Planar unclustered scale-free graphs as models for technological and biological networks

TL;DR

This paper introduces a family of deterministic, planar, scale-free graphs with modular and self-similar structures, providing exact formulas for key properties to model complex technological and biological networks.

Contribution

The paper presents a new family of deterministic, planar, scale-free graphs with exact analytic expressions for their properties, useful for modeling and understanding complex networks.

Findings

Graphs exhibit logarithmic average path length with network size.

Graphs have a power-law degree distribution.
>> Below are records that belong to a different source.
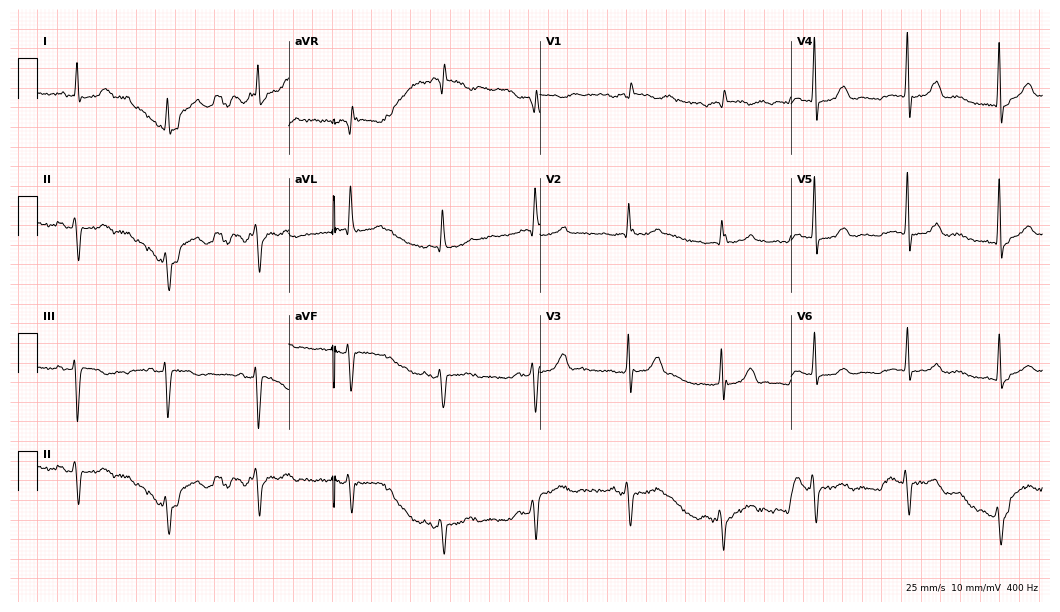
Standard 12-lead ECG recorded from a man, 79 years old (10.2-second recording at 400 Hz). None of these six findings is recorded: first-degree AV block, right bundle branch block (RBBB), left bundle branch block (LBBB), sinus bradycardia, atrial fibrillation (AF), sinus tachycardia.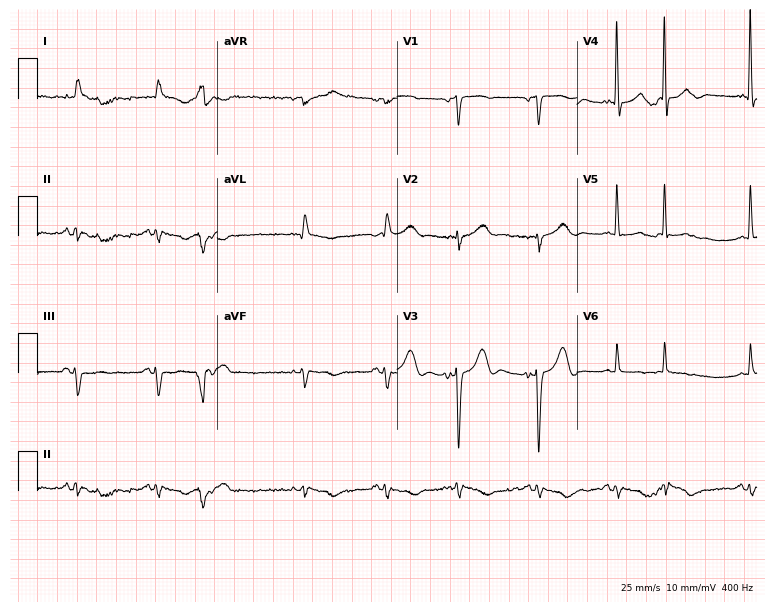
Resting 12-lead electrocardiogram (7.3-second recording at 400 Hz). Patient: a male, 83 years old. None of these six findings is recorded: first-degree AV block, right bundle branch block, left bundle branch block, sinus bradycardia, atrial fibrillation, sinus tachycardia.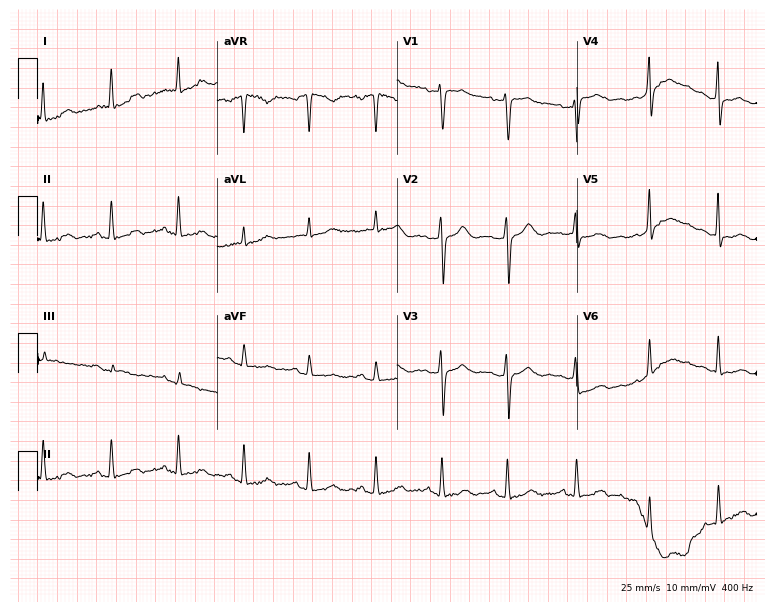
Resting 12-lead electrocardiogram (7.3-second recording at 400 Hz). Patient: a 45-year-old female. None of these six findings is recorded: first-degree AV block, right bundle branch block, left bundle branch block, sinus bradycardia, atrial fibrillation, sinus tachycardia. Other findings, if any, are not listed.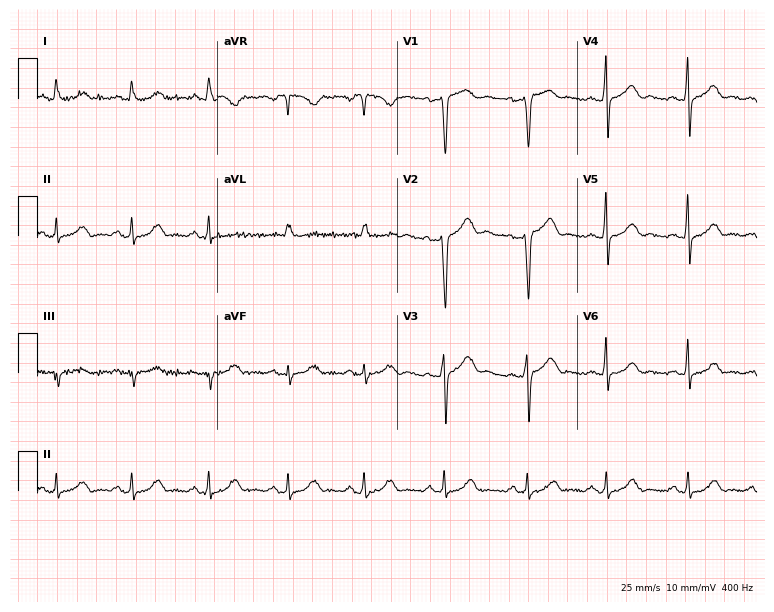
Resting 12-lead electrocardiogram (7.3-second recording at 400 Hz). Patient: a 41-year-old female. Read as a normal ECG.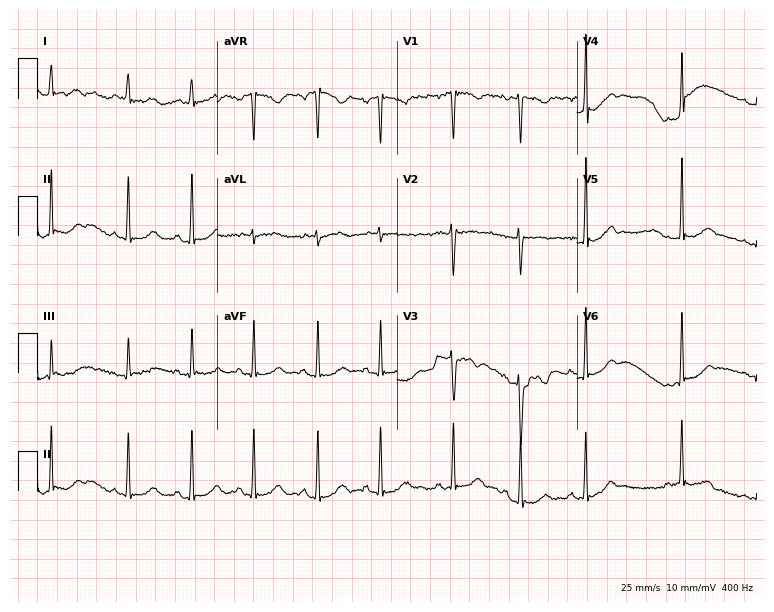
12-lead ECG from a female, 18 years old. Screened for six findings — first-degree AV block, right bundle branch block, left bundle branch block, sinus bradycardia, atrial fibrillation, sinus tachycardia — none is recorded. Only these six findings were labelled.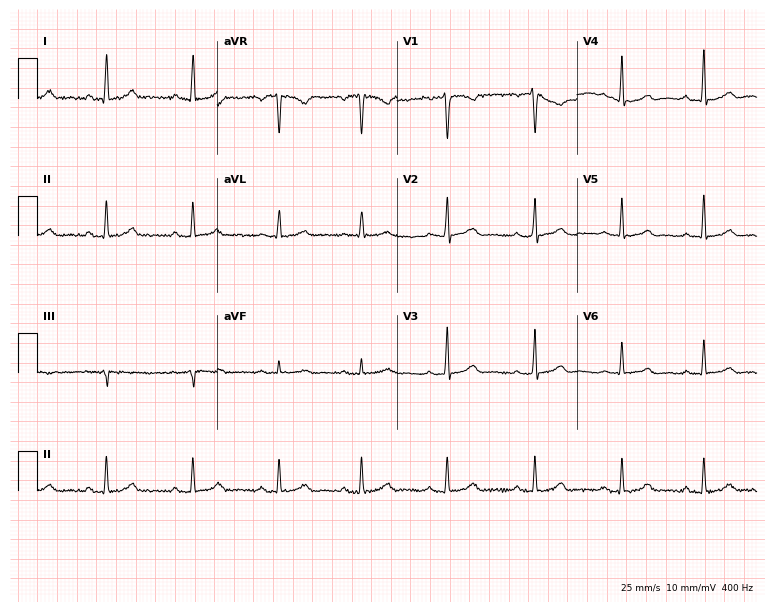
ECG (7.3-second recording at 400 Hz) — a female, 34 years old. Screened for six findings — first-degree AV block, right bundle branch block (RBBB), left bundle branch block (LBBB), sinus bradycardia, atrial fibrillation (AF), sinus tachycardia — none is recorded. Other findings, if any, are not listed.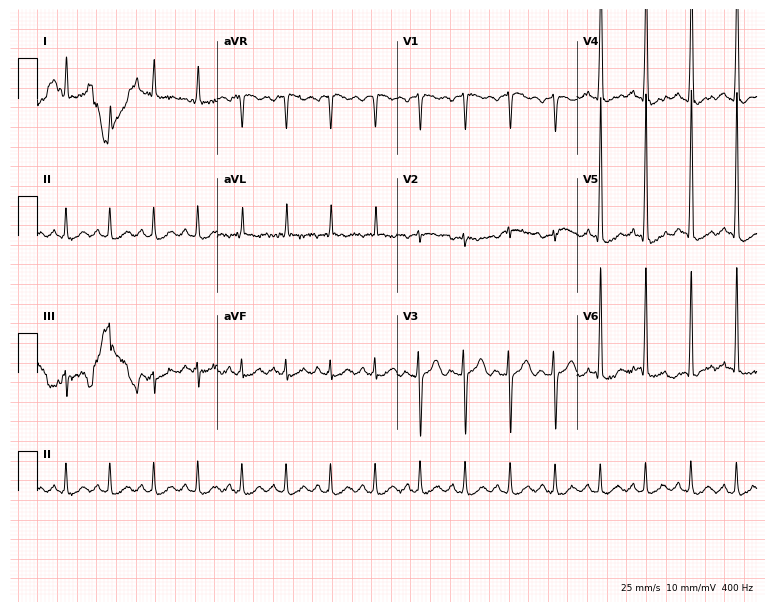
ECG — a male patient, 56 years old. Findings include sinus tachycardia (a sinus rate of 100 beats per minute or more).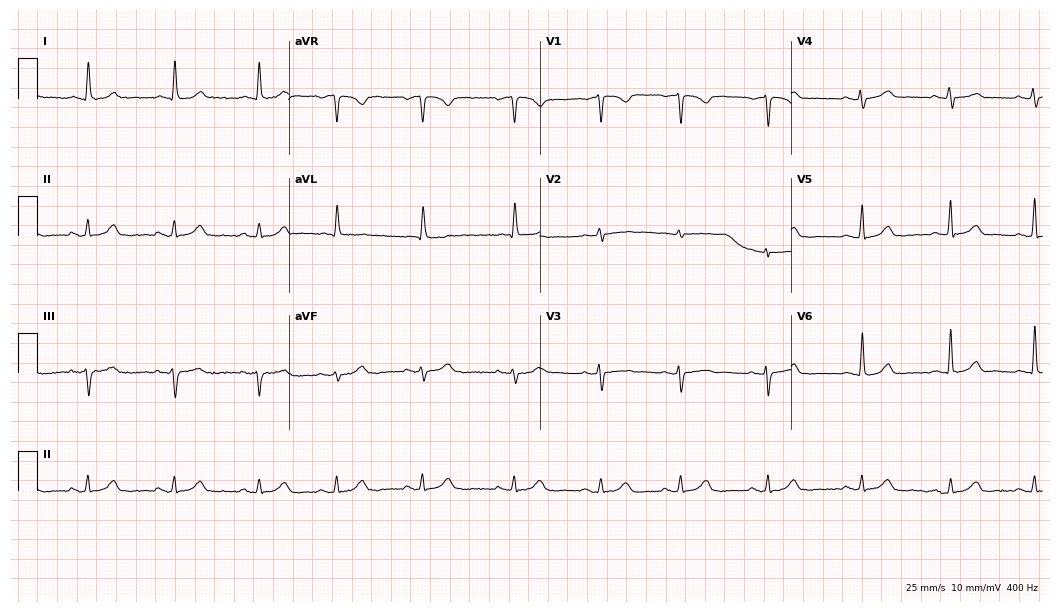
ECG — a female, 62 years old. Screened for six findings — first-degree AV block, right bundle branch block, left bundle branch block, sinus bradycardia, atrial fibrillation, sinus tachycardia — none is recorded.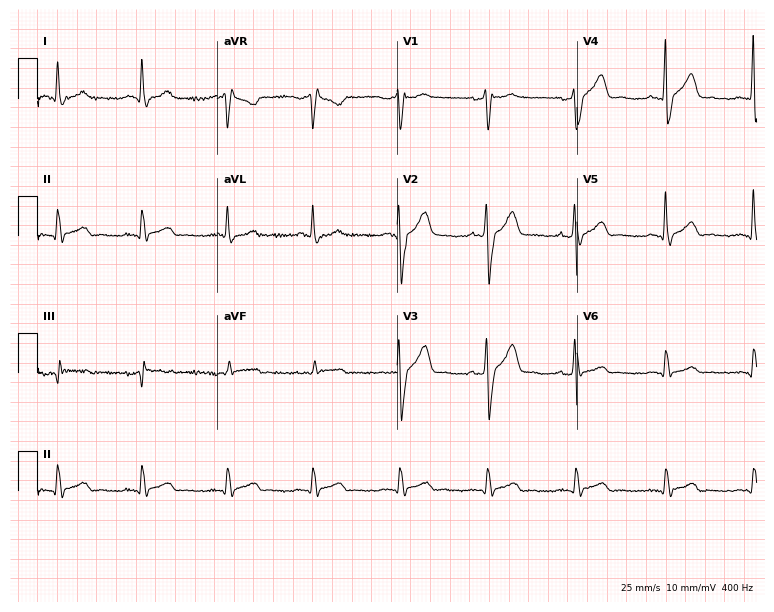
Standard 12-lead ECG recorded from a 58-year-old male patient. None of these six findings is recorded: first-degree AV block, right bundle branch block, left bundle branch block, sinus bradycardia, atrial fibrillation, sinus tachycardia.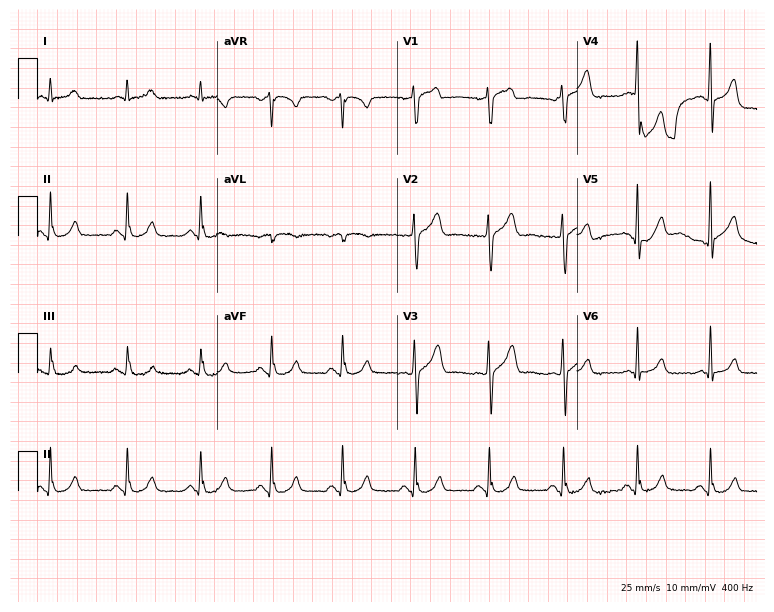
Standard 12-lead ECG recorded from a 48-year-old male. Read as a normal ECG.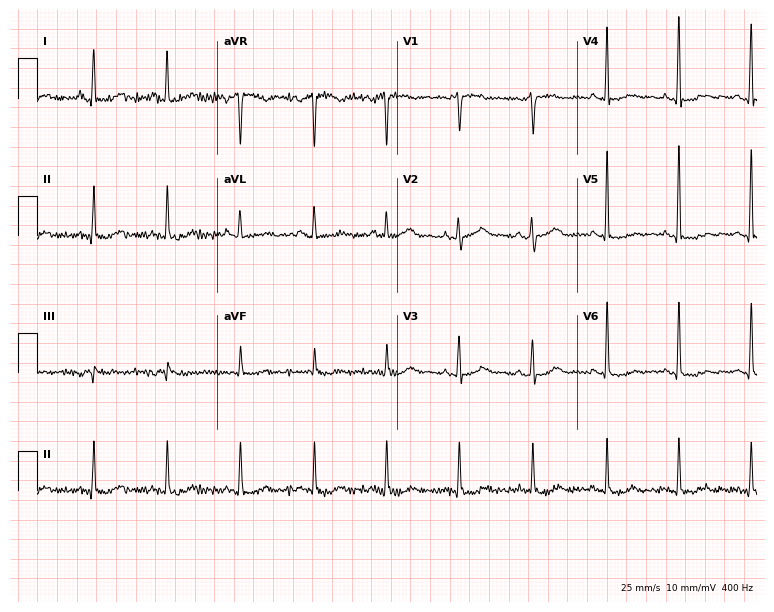
12-lead ECG from a female, 51 years old. Screened for six findings — first-degree AV block, right bundle branch block, left bundle branch block, sinus bradycardia, atrial fibrillation, sinus tachycardia — none is recorded.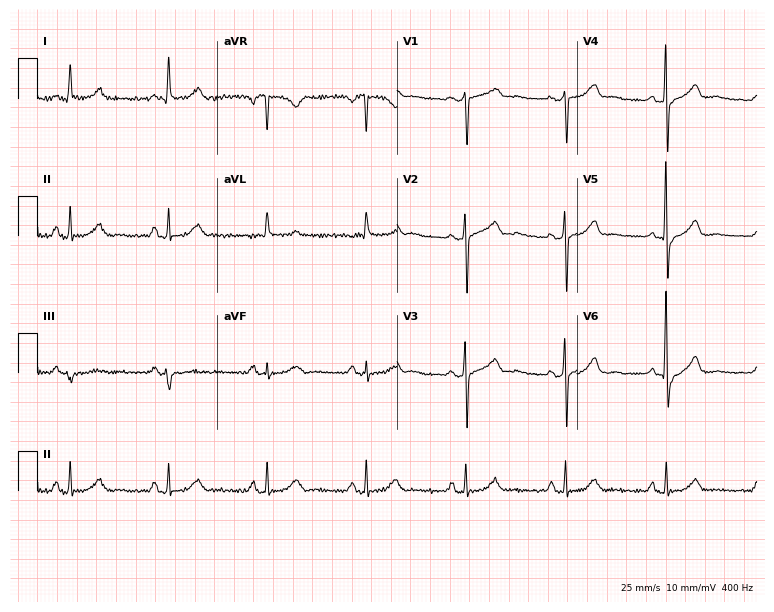
12-lead ECG (7.3-second recording at 400 Hz) from a man, 61 years old. Screened for six findings — first-degree AV block, right bundle branch block, left bundle branch block, sinus bradycardia, atrial fibrillation, sinus tachycardia — none is recorded. Findings outside these six are not listed.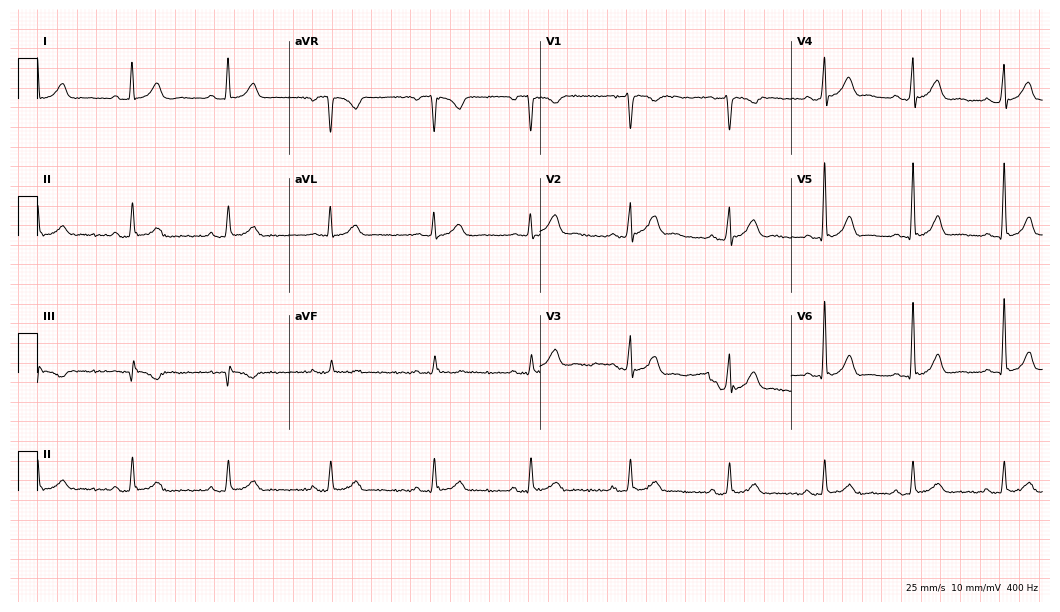
Electrocardiogram (10.2-second recording at 400 Hz), a 27-year-old male patient. Overall reading on record: normal ECG.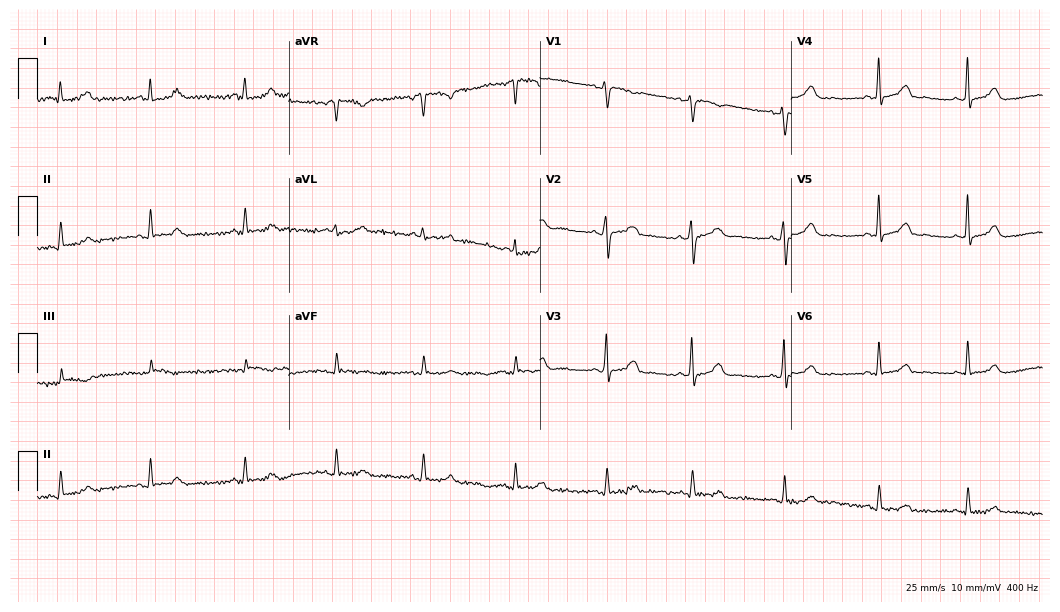
12-lead ECG from a female, 47 years old. Recorded interpretation: within normal limits.

Exact formulas for degree distribution, diameter, and average distance are derived.

Abstract

Many real life networks present an average path length logarithmic with the number of nodes and a degree distribution which follows a power law. Often these networks have also a modular and self-similar structure and, in some cases - usually associated with topological restrictions- their clustering is low and they are almost planar. In this paper we introduce a family of graphs which share all these properties and are defined by two parameters. As their construction is deterministic, we obtain exact analytic expressions for relevant properties of the graphs including the degree distribution, degree correlation, diameter, and average distance, as a function of the two defining parameters. Thus, the graphs are useful to model some complex networks, in particular several families of technological and biological networks, and in the design of new practical communication algorithms in relation to their dynamical processes. They can also help understanding the underlying mechanisms that have produced their particular structure.